We finally piled into the limo and were safely deposited back at Gail's (sans Kathryn, sadly), where everyone went to bed - except me and Cyn, who stayed up philosophizing until . . . oh, 5 a.m.

It was lovely. I couldn't have asked for more, and was so touched at all the effort Gail and the ladies put forth - for me!

Next week, I'll whine about my shoe issues and grouse about pew decorations. Ooh, sounds like fun!

Thursday, January 8, 2009

My wedding photographer

My wonderful friend and former colleague Mark Basse has agreed to photograph our wedding in May. Mark works at Florida Community College, but his real career is photography. He's amazing.

I started working with Mark while interviewing students to feature on the FCCJ web site. After doing an e-mail interview, Mark and I would meet them on campus to ask follow-up questions and take their picture. I would "assist," mainly by holding that reflective unbrella-looking thingy that does something with the light.

Mark's such a great photographer because he puts you at ease, and he takes a great photo of anybody, even students who were visibly concerned about their appearance.

Just fooling around one day, he called out to me: "Hey Jen!" I look up and poof! Photographed.
Can I tell you, it came out so good that I had it framed and gave it to my parents?

I received an e-mail from Mark today - apparently he was going through files and found two photos of me - both silly, off-the-cuff things.

You might recognize this one as my profile photo. It's the one I had framed for my parents:


This is even sillier:


He took both of these with the camera in just one hand, quickly - you should see his stuff when he's actually doing "photography." Looking at them, I get excited about him taking photos for our wedding. I think they're going to be great - what a great friend!

I also think I might want to grow my hair back out . . . .

Wednesday, December 10, 2008

This is not a Darryl Worley song.

I miss my friends.

This is not a new topic for my blog, so feel free to move on if you've heard it all before.

I'm feeling a little left out of the big deal of She's Getting Married. I have come to the realization that there are some things that I'll miss out on by going the solitary, online route, like trying on dresses with my friends.

I was watching the TLC show about a New York bridal salon, "Say Yes to the Dress" (we can go into the shame of that later), and maybe it was because I'd had a couple glasses of wine and it was, oh, 1 a.m. on a weeknight, but a particular scene got me a little blurry-eyed.

A bride pulls this (admittedly gorgeous, albeit stupidly overpriced) wedding dress over her head and stands on the little platform to see herself in the mirror, and suddenly the camera cuts to her mom, and then to her bridesmaids. The look on their faces said it all. "Wow. This is the dress." And everybody started laughing and smiling and hugging. Very touching.

I didn't get to have that!

And while, yes, I realize that in the long run, it's much better to have ordered my dress online, paying a pittance, a fraction of the cost of your run-of-the-mill David's Bridal thing than to blow a wad of cash on something I'll wear once so that I could experience that "moment," right now I don't care. I want that experience! I want someone besides me to get excited about this wedding.

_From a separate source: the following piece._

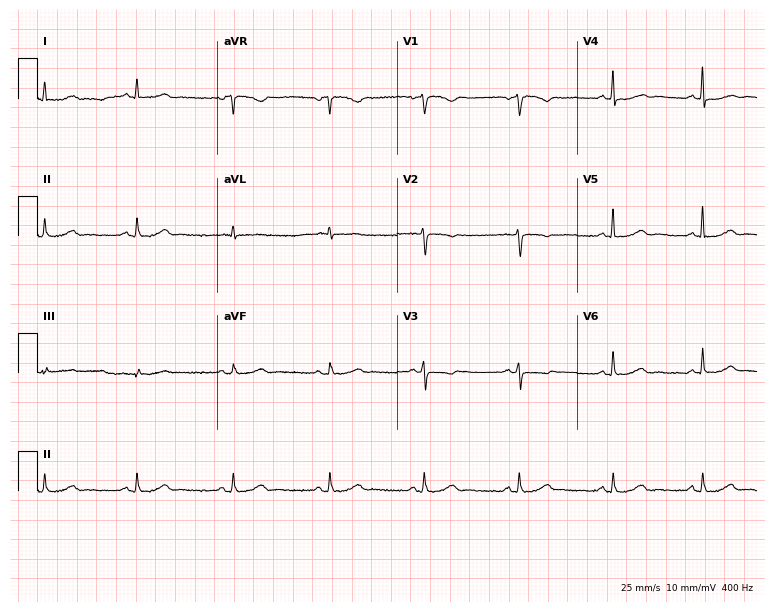
ECG — a 57-year-old female. Screened for six findings — first-degree AV block, right bundle branch block, left bundle branch block, sinus bradycardia, atrial fibrillation, sinus tachycardia — none is recorded. Findings outside these six are not listed.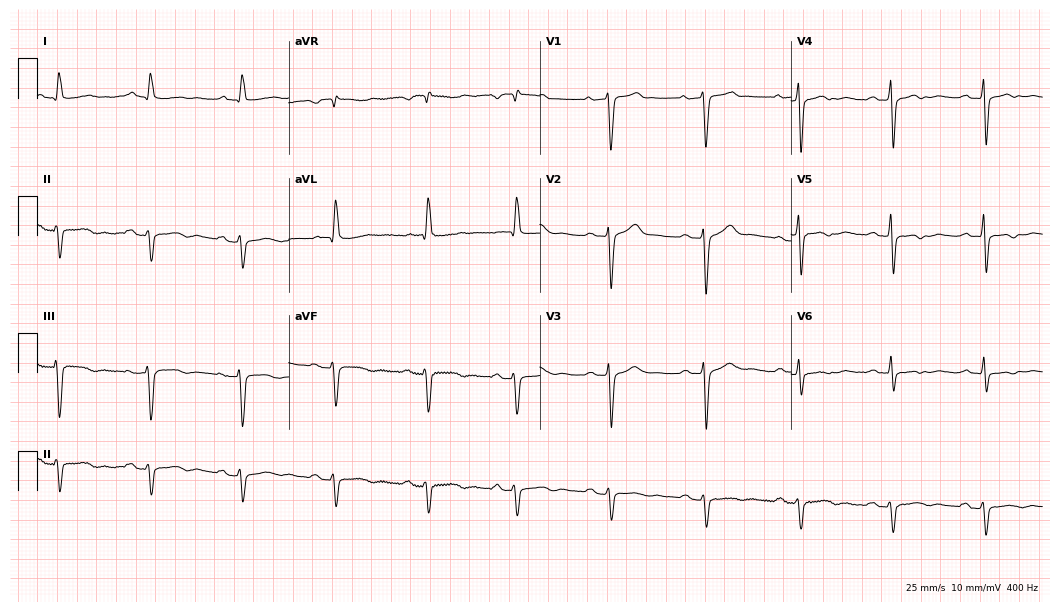
12-lead ECG from a 65-year-old male. Shows first-degree AV block.

Don't get me wrong. Kyle wants to get married. He wants a wedding. He's had opinions on things, like food and music and hiring a friend to DJ and whatnot. But it doesn't feel like anyone else is really into it.

But should they be?

Am I letting the artifice of the media version of weddings cloud my emotions? After all, it's me that's getting married, not my friends. Of course they're not being kept awake at night, thinking, "My God, what will Jen and Kyle do for a first dance?!" That would be silly.

Yes, I know why it has come to this. I have no bridal party. Showers and bridesmaid dress fittings are the stuff of which wedding buzz is made. How can they be interested in that which they are not involved? And Kyle and I made that choice ourselves; it's not as if people were begging me to not drag them into something that required random dress purchases.

If I had bridesmaids, by definition they'd have to be interested - people would be deciding who's throwing the shower, everyone would worry about their dresses (Will it suck? Will it be obscenely expensive? Will it make my butt look gargantuan?) and thus, they'd HAVE to talk to me, keep up with what's going on.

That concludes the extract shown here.